Saturday, 5 February 2022

"Fant4stic" Review - From the Vaults

 The new Fantastic Four movie isn't terrible. It's merely frustrating and underwritten, with blandness and train-sized plot-holes galore.


Until they get superpowers.

Then it becomes a truly unholy shit-storm of awfulness.

I'm struggling to remember it, and I only got out of seeing it 10/15 minutes ago. The most accurate review described it as "a 90 minute trailer for a better movie which we never get to see."

It goes without saying that there will be spoilers.

The good points, first of all.

1. Jamie Bell is good. He manages to imbue his character with some semblance of humanity and dignity, until he becomes a rock man, when he's wasted.

2. Michael B. Jordan is charismatic.

Now for the negatives.

The film starts poorly, with 2007 being portrayed as some sort of 1980s downtown Detroit, with the technology levels of post-1940s Berlin. It's really distracting, almost more distracting than Reed Richard's teacher telling him to "get real dreams" after the kid invents a FUNCTIONING TELEPORTATION DEVICE and somehow loses the science fair.

What follows are 20 slightly more promising minutes, where we're introduced to some characters. They just chill out, and they have some sort of quirk or relationship, which makes them interesting somewhat. Though, frustratingly, Jamie Bell is written out for the next half hour. But all of the interesting character development happens off-screen, and the characters never really go anywhere. It's like we're being teased with characters we're already supposed to know, whose great "development" (I shit you not) happens in a montage.

When the machine is built (thanks largely to the inexplicably genius Reed and the dickish Dr Doom, being played as a creepy, 90s movie hacker) there is actually a nice moment when the gang are told that their work is done and that the government will be bringing in NASA, because it's more professional. This is a surprisingly good twist, then immediately ruined when they get bladdered and decide to go in anyway, which obviously works because there is no security here, and they sober up immediately (after inviting Jamie Bell back into the movie, thankfully).

The powers are played out like a budget David Cronenberg movie, in that everybody's bodies go through horrifying transformations (Less "The Human Torch", more "The Human Corpse"), but before the consequences of this are felt, we have a time jump.

The movie never really recovers from the jarring shift in tone, despite throwing together a load of other things to the pot in a desperate attempt to make it interesting (war movie, redemption arc, attempts at dialogue and relationships, and Tim Blake Nelson's surprisingly reasonable Government agent) but it never has ambition, or a goal, or any sort of depth or ideas.

Until Dr Doom shows up.

Then it goes from bland to "The most horrifying lurch in tone since Miracle Mile" when we get exploding heads, mass murder, and deaths of most of the supporting cast in a surprisingly good, dark sequence which would not be amiss in a horror film. But even then, this is brief, and the film remembers that it's supposed to be a superhero movie, and trudges reluctantly to a finale of boredom, where they arbitrarily decide to become a team and face off against Doom, whose powers are "What the Plot Requires", with us never having gotten to know what their powers, dynamics or personalities are really.

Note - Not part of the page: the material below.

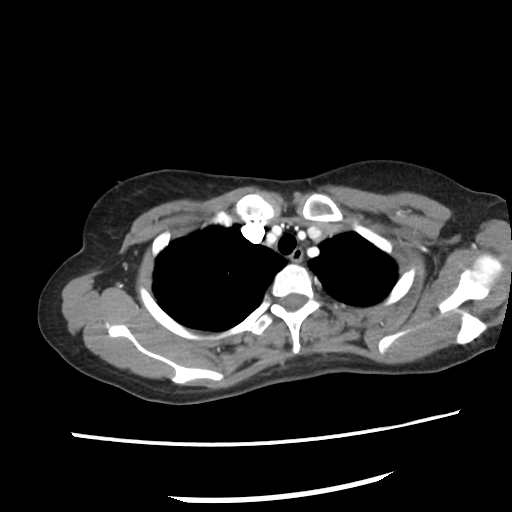 Chest-level slice from an abdominal CT that extends up into the chest; axial plane, index 116; 34-year-old female patient
At this level of the chest no structure but the esophagus and the aorta has a label in this dataset, and those two are boxed only where they are labeled.
{"organs":{"esophagus":[290,248,302,263]}}

The Fantastic Four are a zany, intergalactic group of buddies with ridiculous powers.

They are NOT "kid geniuses" in a pathetic attempt at "grounded realism" and "dark and edgy" storytelling, which comes across as mere nastiness, where Trank (who made a good movie in "Chronicle") was given the wrong property, the wrong direction and the wrong script.

It's not even "so bad it's good". Just don't watch it. It falls flat on its face.